= Beginning of Section =

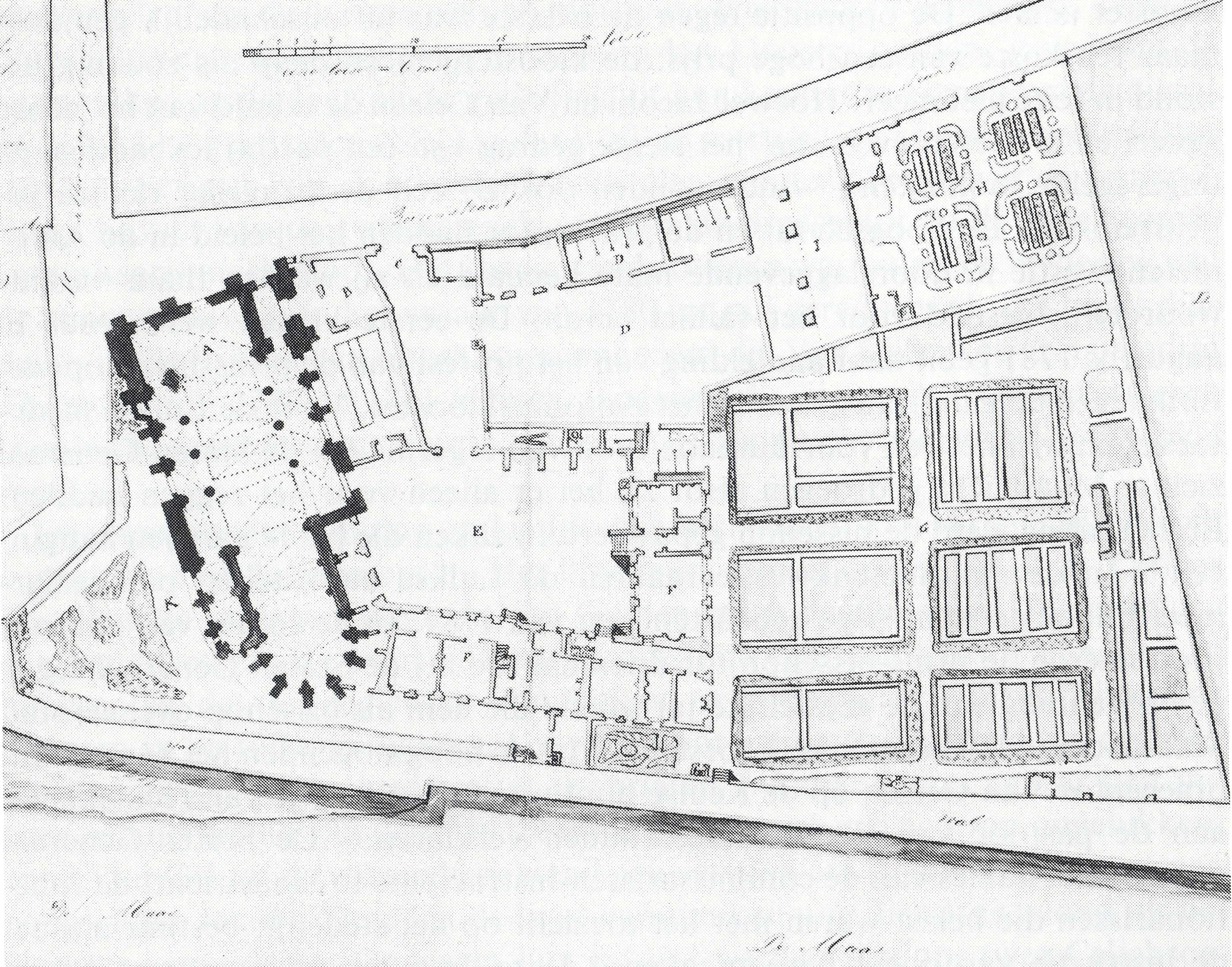 Plattegrond van het Antonietenklooster in Maastricht zoals het er rond 1790 uitzag, getekend circa 50 jaar later door Van der noordaa. De kerk was bij de Franse belegeringen van 1794 en 1794 zwaar beschadigd geraakt. Het complex werd gesloopt voor de aanleg van het Kanaal Luik-Maastricht in 1850. Collectie Gemeente Archief Maastricht, RHCL.
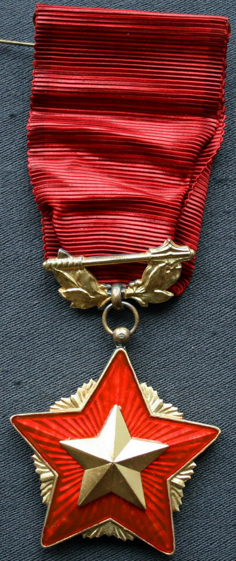 Орден Красного Знамени (ЧССР)
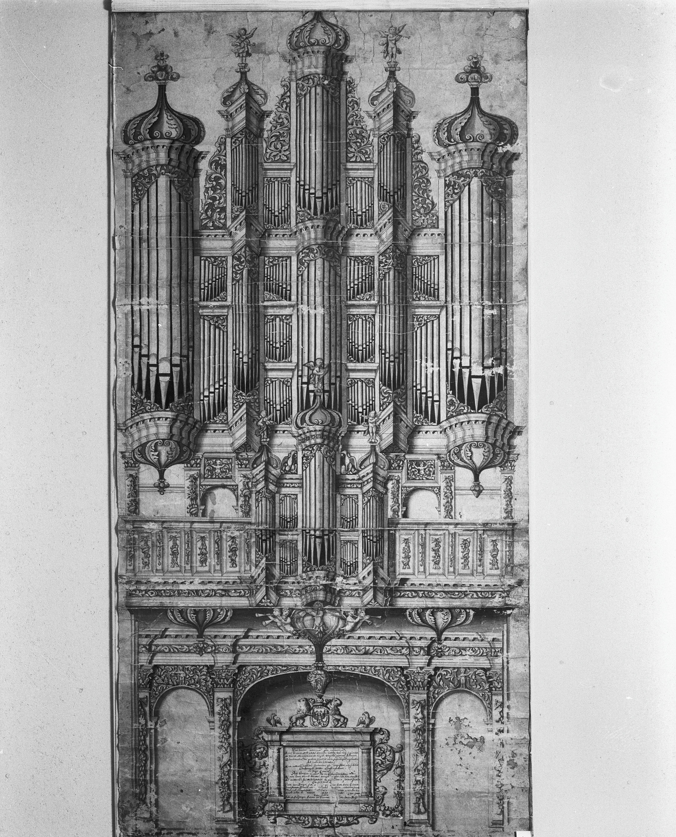 A-Kerk: voormalig Orgel dat werd verwoest bij de instorting van de toren in 1710.
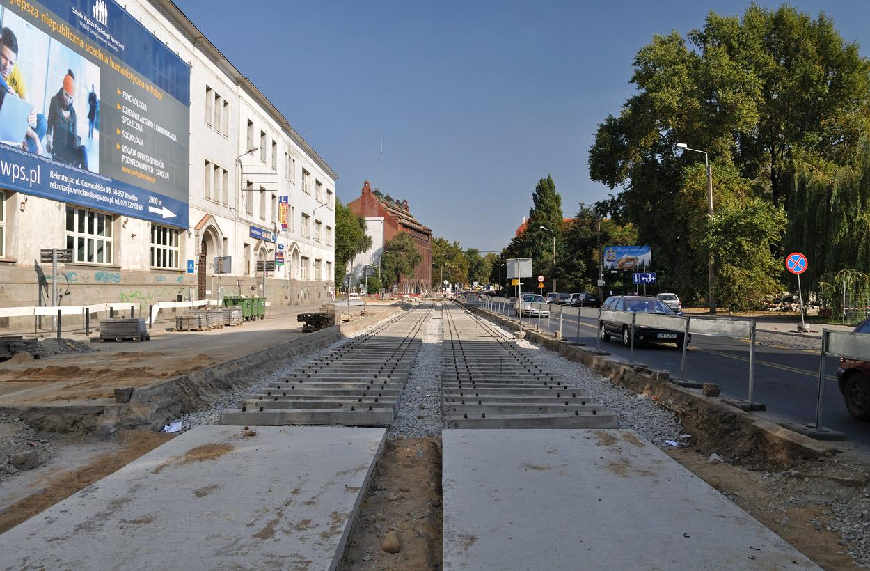 Remont ulicy Sienkiewicza tuż przy placu Bema. Widok w stronę skrzyżowania z ulicą Świętokrzyską.
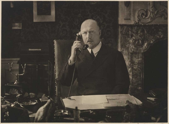 Prins Hendrik, ca 1930/ Franz Ziegler had een goede band met Prins Hendrik. Een van de maatschappelijke functies van de Prins was het voorzitterschap van het Nederlandse Rode Kruis. Dit portret toont de Prins aan zijn bureau in het hoofdkantoor van die instelling. Toen Hendrik in 1934 overleed, werd Ziegler uitgenodigd de begrafenis bij te wonen.
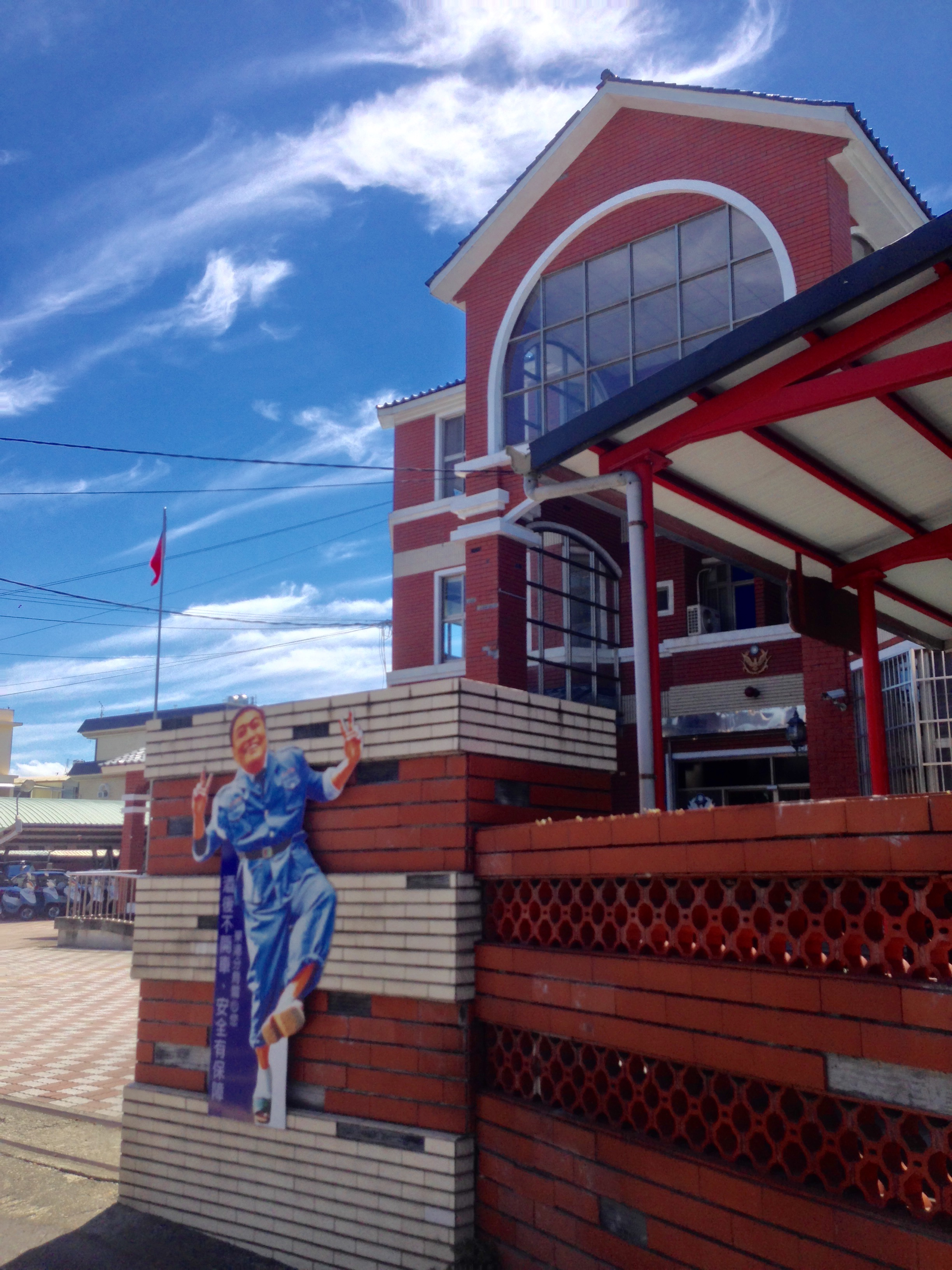 中文（台灣）: 屏東縣政府警察局東港分局興龍派出所，原名烏龍派出所，地址：屏東縣新園鄉興龍村南興路278號。大門右側設置與《烏龍派出所》兩津勘吉長相相似的本所警員cosplay兩津勘吉的人型看板，供遊客拍照留念。

= End of Section =

Exercise instructions: Hand back the records above exactly as they are, pictures excluded.

Task answer:
 Plattegrond van het Antonietenklooster in Maastricht zoals het er rond 1790 uitzag, getekend circa 50 jaar later door Van der noordaa. De kerk was bij de Franse belegeringen van 1794 en 1794 zwaar beschadigd geraakt. Het complex werd gesloopt voor de aanleg van het Kanaal Luik-Maastricht in 1850. Collectie Gemeente Archief Maastricht, RHCL.
 Орден Красного Знамени (ЧССР)
 A-Kerk: voormalig Orgel dat werd verwoest bij de instorting van de toren in 1710.
 Remont ulicy Sienkiewicza tuż przy placu Bema. Widok w stronę skrzyżowania z ulicą Świętokrzyską.
 Prins Hendrik, ca 1930/ Franz Ziegler had een goede band met Prins Hendrik. Een van de maatschappelijke functies van de Prins was het voorzitterschap van het Nederlandse Rode Kruis. Dit portret toont de Prins aan zijn bureau in het hoofdkantoor van die instelling. Toen Hendrik in 1934 overleed, werd Ziegler uitgenodigd de begrafenis bij te wonen.
 中文（台灣）: 屏東縣政府警察局東港分局興龍派出所，原名烏龍派出所，地址：屏東縣新園鄉興龍村南興路278號。大門右側設置與《烏龍派出所》兩津勘吉長相相似的本所警員cosplay兩津勘吉的人型看板，供遊客拍照留念。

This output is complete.